A Smithfield spokesman notes that Luter remains the company's chairman and points out that "since Mr. Luter assumed the position of chairman of the board in 1975, Smithfield Foods has delivered a 24% average annual compounded rate of return to investors."

  • Outgoing Brown Shoe (BWS, news, msgs) finance chief Andrew Rosen landed a part-time consulting gig with the shoe company after he retired in October. He'll get a 60% raise for his new advisory role. But he only has to work a leisurely eight days a month. As a consultant for two years, he'll get $110,417 per month, or $1.325 million a year, a 60% increase over the $829,000 in salary and bonus he got in 2005.

"It's ridiculous how these guys just stay on the teat after they stop working," says Hodges.

Brown Shoe will also pick up expenses, pay a 2006 bonus, pay his medical and dental insurance, and cover his monthly dues at the St. Louis Club. What's more, his company will continue to credit his supplemental executive retirement plan as if he were an employee making $825,000 a year.

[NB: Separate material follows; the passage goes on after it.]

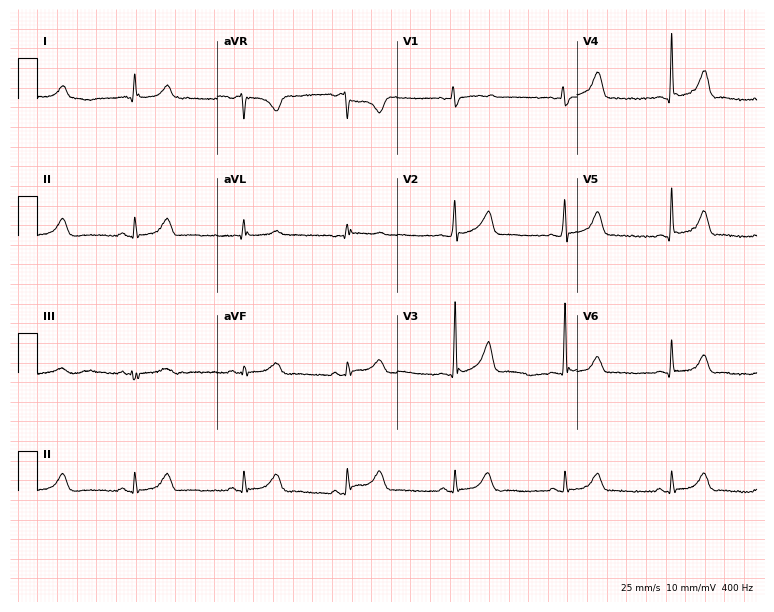
12-lead ECG (7.3-second recording at 400 Hz) from a 51-year-old male patient. Screened for six findings — first-degree AV block, right bundle branch block, left bundle branch block, sinus bradycardia, atrial fibrillation, sinus tachycardia — none is recorded. Findings outside these six are not listed.
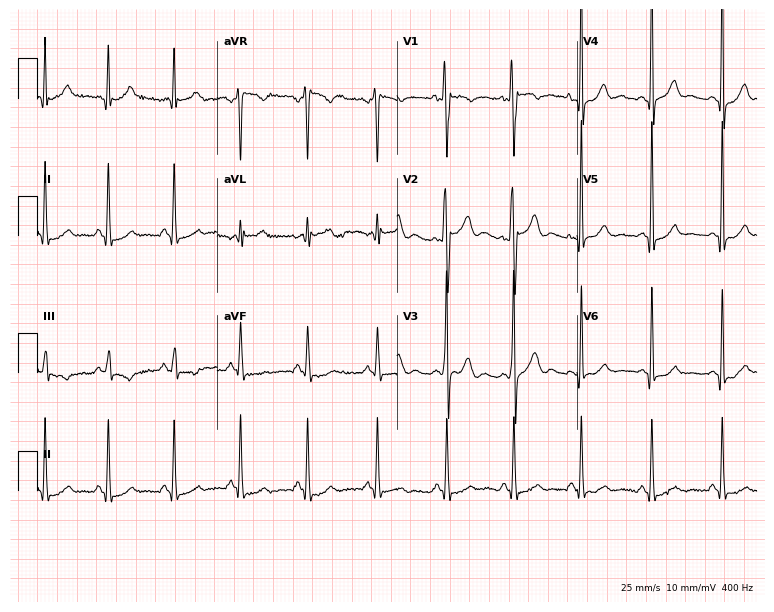
Resting 12-lead electrocardiogram. Patient: a male, 22 years old. Read as a normal ECG.

Rosen also gets a pension of roughly $250,000 per year. As of April this year he owned $5 million worth of stock and $2.4 million worth of unexercised options.

Douglas Koch, chief talent officer at Brown Shoe, said that during Rosen's tenure, "the company has experienced tremendous growth and Mr. Rosen's efforts helped to create significant shareholder value."

  • Henry Blissenbach, former president and CEO of BioScrip (BIOS, news, msgs), started his "retirement" last June. He'll continue on in a one-year consulting job that will pay him $9,167 a day plus expenses. He gets the equivalent of his 2005 pay, or $550,000. But he only has to work five days a month, at most. On the way out the door, he collected $1.35 million in severance pay. The drug distribution company also agreed to pick up his family health insurance costs for two years. BioScrip declined to comment.

  • Former First Data (FDC, news, msgs) Chairman and CEO Charles Fote left his job at the start of this year. But he continued collecting his $91,667 each month for six months as a consultant, even though he cut back to 20% of his old work schedule. Fote also got an office, an assistant and expenses. On the way out the door, he got restricted stock worth $7.5 million. He collected $7.9 million in long-term incentive payouts in 2003-2005.

First Data says Fote's consulting deal is reasonable in part because it prohibits the former CEO from working for competitors. The company also needed Fote's advice on a restructuring that included the spinoff of Western Union (WU, news, msgs), says First Data spokesman Colin Wheeler. "We think that the company's solid operating and financial performance in 2006 affirms the soundness of the board's oversight," says Wheeler.

  • Former Michael's Stores chairman Charles Wyly, Jr. and former vice chairman Sam Wyly have perhaps the best deal. They'll get a total $6 million for the next two years. The main requirement: They can't work. "What's next?" asks McGurn. "Paying retired execs to play golf?"

The company, which recently went private, describes it as a "noncompete" payment, or money that assures the former executive doesn't work for a competitor.

Thanks in part to options and restricted stock grants, Charles Wyly held 4.78 million shares around the time of the Michael's Stores buyout, which were worth $210.7 million, and Sam Wyly held 4.1 million shares worth $180.8 million.

At the time of publication, Michael Brush did not own or control shares of companies mentioned in the column.